The legacy x87 floating point architecture is the bane of all x86 processor vendors' existence, largely because its stack based nature makes out of order processing so difficult. While there are certainly ways of translating stack based instruction sets into flat addressing for scheduling purposes, we do not do this. Fortunately, following the Pentium III and AMD Athlon's introduction, x87 is rapidly headed for planned obsolescence; most major applications released within the last few years now use SSE instructions for their floating point needs either exclusively or in all performance critical parts. To this end, even Intel has relegated x86 support on the Pentium 4 and Core 2 to a separate low performance legacy unit, and AMD has restricted x87 use in 64-bit mode. For this reason, PTLsim translates legacy x87 instructions into a serialized, program ordered and emulated form; the hardware does not contain any x87-style 80-bit floating point registers (all floating point hardware is 32-bit and 64-bit IEEE compliant). We have noticed little to no performance problem from this approach when examining typical binaries, which rarely if ever still use x87 instructions in compute-intensive code.
The x86 architecture specifies a mode in which all floating point operations (SSE and x87) will trigger a Floating Point Unavailable exception (EXCEPTION_x86_fpu_not_avail, vector 0x7) if the TS (task switched) bit in control register CR0 is set. This allows the kernel to defer saving the floating point registers and state of the previously scheduled thread until that state is actually modified, thus speeding up context switches. PTLsim supports this feature by requiring any commits to the floating point state (SSE XMM registers, x87 registers or any floating point related control or status registers) to check the uop.is_sse and uop.is_x87 bits in the uop. If either of these is set, the pipeline must be flushed and redirected into the kernel so it can save the FPU state.
Some operations are too complex to inline directly into the uop stream. To perform these instructions, a special uop (brp: branch private) is executed to branch to an assist function implemented in microcode. In PTLsim, some assist functions are implemented as regular C/C++ or assembly language code when they interact with the rest of the virtual machine. Examples of instructions requiring assists include system calls, interrupts, some forms of integer division, handling of rare floating point conditions, CPUID, MSR reads/writes, various x87 operations, any serializing instructions, etc. These are listed in the ASSIST_xxx enum found in decode.h.

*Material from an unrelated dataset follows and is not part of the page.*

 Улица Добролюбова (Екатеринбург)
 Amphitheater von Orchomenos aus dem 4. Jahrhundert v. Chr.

Prior to entering an assist, uops are generated to load the REG_selfrip and REG_nextrip internal registers with the RIP of the instruction itself and the RIP after its last byte, respectively. This lets the assist microcode correctly update RIP before returning, or signal a fault on the instruction if needed. Several other assist related registers, including REG_ar1, REG_ar2, REG_ar3, are used to store parameters passed to the assist. These registers are not architecturally visible, but must be renamed and separately maintained by the core as if they were part of the user-visible state.

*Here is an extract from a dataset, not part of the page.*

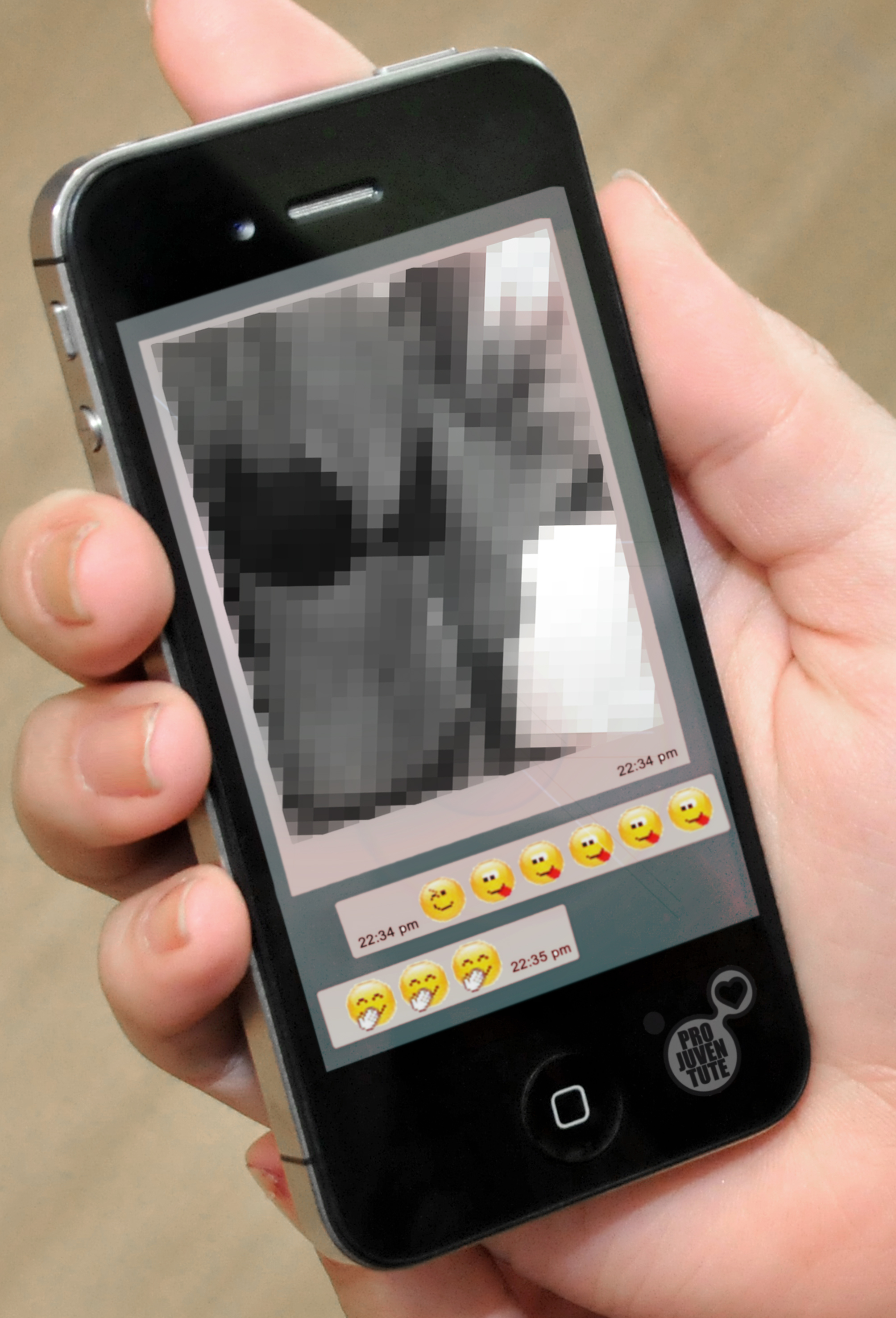 Aufklärungskampagne ‚Sexting’ Bildmaterial mit Copyright der Quellenangabe zur freien Verfügung verwendbar (©Pro Juventute) Unter dem Slogan ‚Sexting kann dich berühmt machen. Auch wenn du es gar nicht willst.‘ macht die Aufklärungskampagne von Pro Juventute auf Risiken von Sexting aufmerksam. Ein TV-Spot und Plakate zeigen provokativ auf, dass der Missbrauch von intimen Fotos harte Konsequenzen haben kann – für Betroffene wie für Täter. Mit einer für die Kampagne entwickelten Facebook-App können Jugendliche im Sinne eines Cyber-Risiko-Checks ihr Profil überprüfen. Auf der Kampagnenplattform finden Jugendliche und Eltern Informationen zum Thema. Allen Schulen in der Schweiz werden Materialien angeboten, um Jugendliche auf die Hilfe via Notrufnummer 147 von Pro Juventute aufmerksam zu machen.

While the exact behavior depends on the core model (out of order, SMT, sequential, etc), generally when the processor fetches an assist (brp uop), the frontend pipeline is stalled and execution waits until the brp commits, at which point an assist function within PTLsim is called. This is necessary because assists are not subject to the out of order execution mechanism; they directly update the architectural registers on their own. In a real processor there are slightly more efficient ways of doing this without flushing the pipeline, however in PTLsim assists are sufficiently rare that the performance impact is negligible and this approach significantly reduces complexity. For the out of order core, the exact mechanism used is described in Section 24.6.